I am not sure on how to proceed for the implication $F$ fully faithful $\Rightarrow$ $X$ connected. I thought that it would be useful to use the characterization of connected spaces saying that $X$ is connected $\Leftrightarrow$ every continuous function $f: X \to \{0,1 \}$ is constant.
So, I started by noticing that the functor sends a set-theoretic map $f: S \to T$ into $(f, \text{id}_X): S \times X \to T \times X$.
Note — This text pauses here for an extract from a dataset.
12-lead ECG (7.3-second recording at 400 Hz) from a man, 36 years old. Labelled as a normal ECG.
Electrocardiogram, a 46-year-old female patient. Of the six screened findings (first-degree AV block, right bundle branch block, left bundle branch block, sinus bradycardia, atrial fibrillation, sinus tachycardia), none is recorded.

Consider $S=\{ \ast \}$ and $T=\{ 0,1\}.$ A generic continuous function $g: \{ \ast \} \times X \to \{0,1\}$ gives rise to a morphism of coverings $G: \{ \ast \} \times X \to \{0,1\} \times X$ by putting $G( \ast, x) = (g(\ast, x), x).$ Since the functor $F$ is fully faithful, every morphism of coverings can be written as $(g, \text{id}_X)$ for some $g: S \to T$, so, in our case, we get that $g( \ast, x) = g( \ast)$, i.e. $g: \{ \ast \} \times X \to \{0,1\}$ is actually constant.
I would like to use this reasoning to conclude that every continuous map $\{ \ast \} \times X \to \{0,1\}$ is constant, and, as a consequence, every continuous map $X \to \{0,1\}$ is constant, implying that $X$ is connected.
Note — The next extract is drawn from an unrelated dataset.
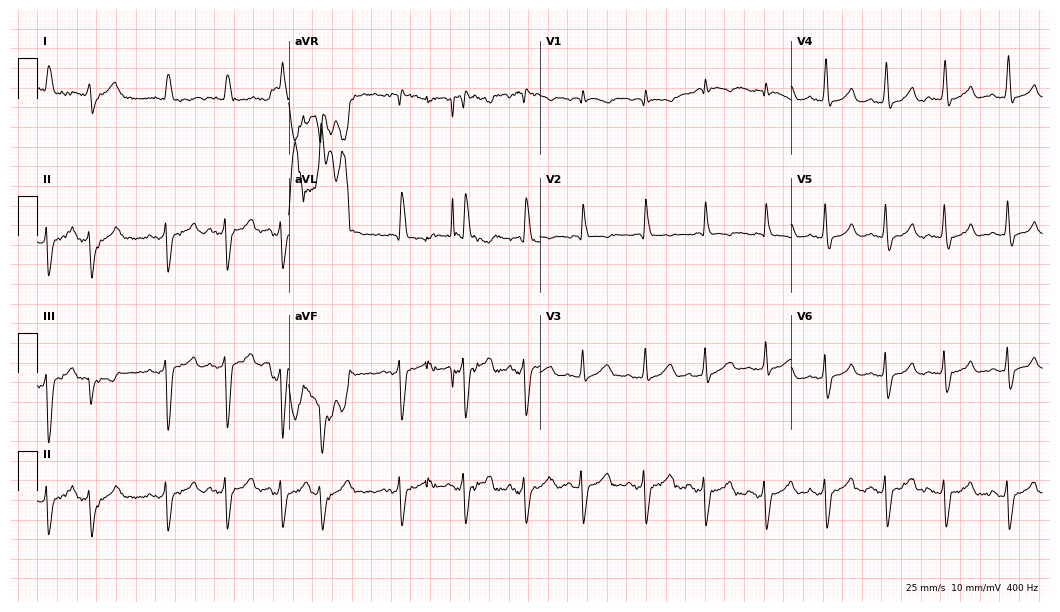
ECG — a 66-year-old woman. Screened for six findings — first-degree AV block, right bundle branch block, left bundle branch block, sinus bradycardia, atrial fibrillation, sinus tachycardia — none is recorded.

Does any of this make sense? Are the possible implications correct? Otherwise, I wanted to try with other characterizations of connectedness, but I got stuck. For example, I know that $Y \subseteq X$ is a clopen $\Leftrightarrow$ $Y \to X$ is a covering, but I didn't see a way of linking this fact to trivial coverings.
Any help will be highly appreciated. Thanks!
This is correct. In a bit more geometric language and slightly rephrased, your argument essentially goes like this: if $X$ is disconnected, we can write $X=U\cup V$ for disjoint opens $U$ and $V$ in $X$. Now, there is a (continuous) morphism of coverings $\{*\}\times X\to \{0,1\}\times X$ sending $(*,u)$ to $(0,u)$ for $u\in U$ and sending $(*,v)$ to $(1,v)$ for $v\in V$. This gives us already three different maps of coverings $\{*\}\times X\to \{0,1\}\times X$, the other two being of the form $(*,x)\mapsto (i,x)$ for $x\in X$, where $i=0,1$. But if $F$ is fully faithful, then only two such maps are allowed to exist, as there are only two maps of sets $\{*\}\to\{0,1\}$. This would then be a contradiction. (Again, this is just a restatement of your solution, but it sounds slightly more intuitive to me like this.)